In essence, Jesus made a New Creation, New Humanity mudpack to cure that man’s physical/spiritual blindness.  The Bible says that when Jesus returns and we are raised from the dead we will be like him for we shall see him as he is.  This is possible because of the Holy Spirit living in us giving us a foretaste of it now.  This blind man now seeing become a sign pointing to this new humanity, a new humanity that doesn’t just hear about God and tries to live accordingly, but rather a humanity that “sees”, a humanity that is aware of God’s presence and his healing/saving work. 
This mudpack is quite symbolic of the healing/saving work the Trinity is doing in, through, and as Jesus to humanity.  Jesus himself is the fallen human flesh of Adam infused with God the Son. Like the mudpack made from dirt and “the holy spit of Jesus” applied to this man born blind, Jesus (the New Man) applied to the blindness of Adam (the Old Man) makes things new, makes humanity able to see God, to perceive God’s presence and work in Jesus.
This healing event is a good example of what grace is.  Grace is God the Trinity – God the Father, Son, and Holy Spirit – working as Jesus in the power of the Holy Spirit to create a new realm of human existence in which we sin-blinded and broken humans can see, which is being in relationship with God the Father through Jesus the Son by the indwelling of the Holy Spirit given to us.  God has made this new reality possible in Jesus by the presence and work of the Holy Spirit.  There is salvation/healing in no other place.
Something else that needs to be noted is that the blind man discovers his healing when he washes in the Well of Siloam, which means Sent.  This is how faith correlates to grace.  Paul says we are saved by grace through faith.  If grace is God’s opening up this new realm of existence of saved/healed humanity in Jesus through the Holy Spirit that is among us now in part but will be fully with us when Jesus returns, then faith is our participating in this new realm.  Faith isn’t just having beliefs or simply trusting God.  Faith is our participation in Jesus’ life and mission.  If you find he’s opened your eyes, then look around and live according to the Gospel, the Good News that God has and will in totality save his Creation from Sin, Death, Evil, and all oppressive powers.  With the eyes of faith we see God’s grace all around us and experience ourselves standing in the midst of it.
It is as Paul has said in our Ephesians reading, “For, once you were in darkness, but now in the Lord you are light.  Live as children of light – for the fruit of the light is found in all that is good and right and true.  Try to find out what is pleasing to the Lord.”  How do we find out what is pleasing to the Lord?  Spend time with him in prayer.  Read the Bible.  Fellowship with fellow-believers.  Talk about what the Lord is doing in your lives.  Focus on loving your neighbour.  Think of yourselves as the minister to the people who live in the eight houses immediately surrounding you.  Get to know them and let them get to know you.  Ask the Lord to show you what he’s doing in their lives and make you a part of it.

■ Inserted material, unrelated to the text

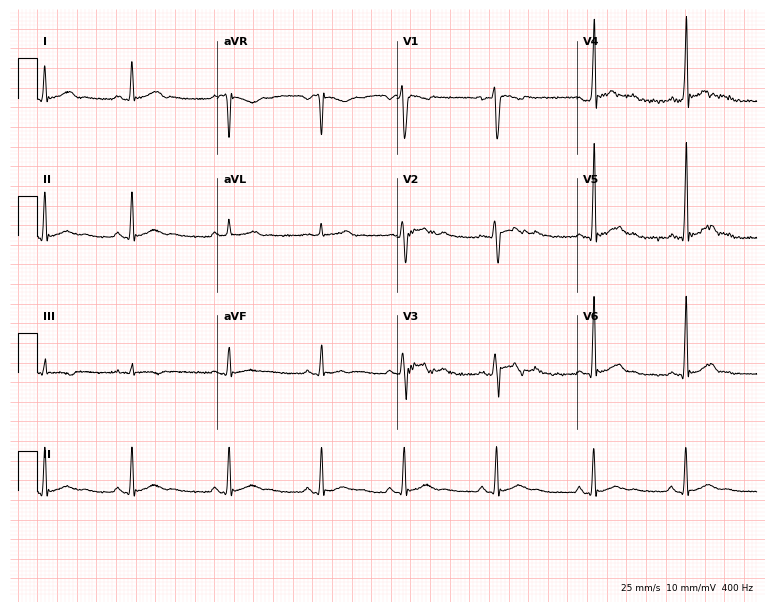
12-lead ECG from a 17-year-old male. No first-degree AV block, right bundle branch block, left bundle branch block, sinus bradycardia, atrial fibrillation or sinus tachycardia recorded for this tracing.

Each of us as followers of Jesus who by God’s grace have had our eyes opened to know Jesus and his love by one form of healing or another, we are light in this world.  It is in the midst of actually be Jesus’ disciples that we go from simply hearing about Jesus to actually seeing and knowing him and because of his presence and healing work in our own lives we become light whos help others to see that in Jesus Christ, the realm of grace, the darkness is fading, that God is saving/healing his Creation an even these our neighbours.  Amen.